## Import

In [1]:
from sklearn.feature_extraction.text import CountVectorizer, TfidfVectorizer

By default, punctuation is stripped out and only words longer than 2 letters are counted (via the default regex set by the token_patterns option). All words are first lower-cased (so "Yes" and "yes" are the same word) via the lowercase option.

## CountVectorizer

We first initialize a CountVectorizer object, optionally changing the default options

In [2]:
vectorizer = CountVectorizer()

We then use "fit_transform" to obtain bag of word/ word count vectors for the sentences in our corpus

In [3]:
bow_vectors = vectorizer.fit_transform(["I am happy", "Yes I am"])

The result is a collection (matrix) of sparse vectors, as for a more realistic corpus, there would be more than 3 words longer than 2 characters.  We can see the counts explicitly by converting this matrix to a dense matrix:

In [4]:
bow_vectors.todense()

matrix([[1, 1, 0],
        [1, 0, 1]])

And we can see which words are represented by these features using the get_feature_names method

In [5]:
vectorizer.get_feature_names()

['am', 'happy', 'yes']

Finally we can use the featurizer to transform sentences in new corpus to word vectors.

In [6]:
vectorizer.transform(["Yes, I am the very model of a happy major general", 
                      "I am the very model of a modern major general",
                      "Happy happy happy",
                      "Yes, happy"]).todense()

matrix([[1, 1, 1],
        [1, 0, 0],
        [0, 3, 0],
        [0, 1, 1]])

We see that the transform function counts the numbers of "am", "happy", and "yes" in each sentence ignoring capitalization and punctuation.  New words are ignored.

## TfidfVectorizer

We now perform the analogous procedure for the TF-IDF vectorizer

In [8]:
tf_vectorizer = TfidfVectorizer()
tf_bow_vectors = tf_vectorizer.fit_transform(["I am happy", "Yes I am"])
tf_bow_vectors.todense()

matrix([[0.57973867, 0.81480247, 0.        ],
        [0.57973867, 0.        , 0.81480247]])

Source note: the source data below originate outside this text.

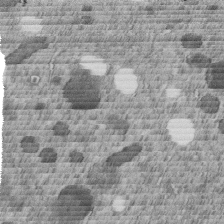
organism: C. elegans
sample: C. elegans embryo early stage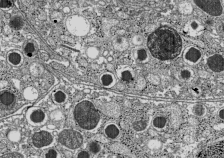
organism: C57BL Mouse
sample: Pancreatic islet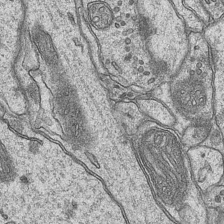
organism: Mouse
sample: CA1 Hippocampus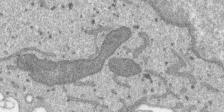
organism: Human
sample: Lung epithelial cells infected with SARS-CoV-2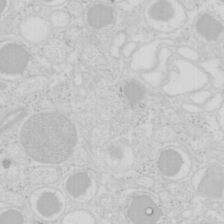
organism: Mouse
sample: Pancreas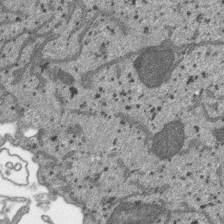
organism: Human
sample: Lung epithelial cells infected with SARS-CoV-2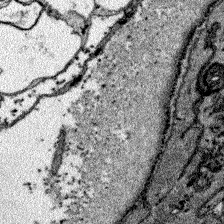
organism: Zebrafish
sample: Larval olfactory bulb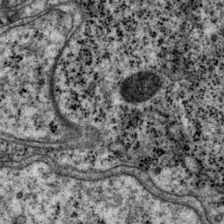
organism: P. pacificus
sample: Pharynx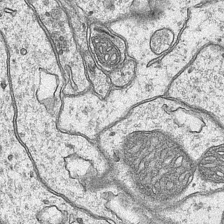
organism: Mouse
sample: CA1 Hippocampus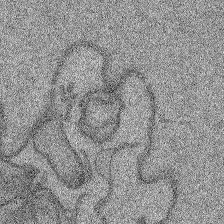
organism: Human
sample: HeLa cells

Following the documentation (https://scikit-learn.org/stable/modules/feature_extraction.html#text-feature-extraction), the TF-IDF values in the rows are  
(1) the number of times the word shows up in the given string  
(2) times (log(1 + the number of rows) - log(1 + the number of rows wiht the given word) + 1)  
(3) with the values in each row normalized to Euclidean length of 1

In [20]:
for row in tf_bow_vectors.todense().tolist():
    total = 0.0
    for x in row:
        total += x**2
    print(total)

0.9999999999999999
0.9999999999999999


In [21]:
bow_vectors.todense()

matrix([[1, 1, 0],
        [1, 0, 1]])

The first word ("am") shows up in both words, so the IDF value is 1.  
The other words in the vectors only show up in one word, so the IDF value is 1 - log(2) + log(3) $\approx$ 1.41

In [23]:
import numpy as np
1 - np.log(2) + np.log(3), 0.81480247 / 0.57973867

(1.4054651081081646, 1.4054651037854693)

In [25]:
tf_vectorizer.transform(["Yes, I am the very model of a happy major general", 
                      "I am the very model of a modern major general",
                      "Happy happy happy",
                      "Yes, happy"]).todense()

matrix([[0.44943642, 0.6316672 , 0.6316672 ],
        [1.        , 0.        , 0.        ],
        [0.        , 1.        , 0.        ],
        [0.        , 0.70710678, 0.70710678]])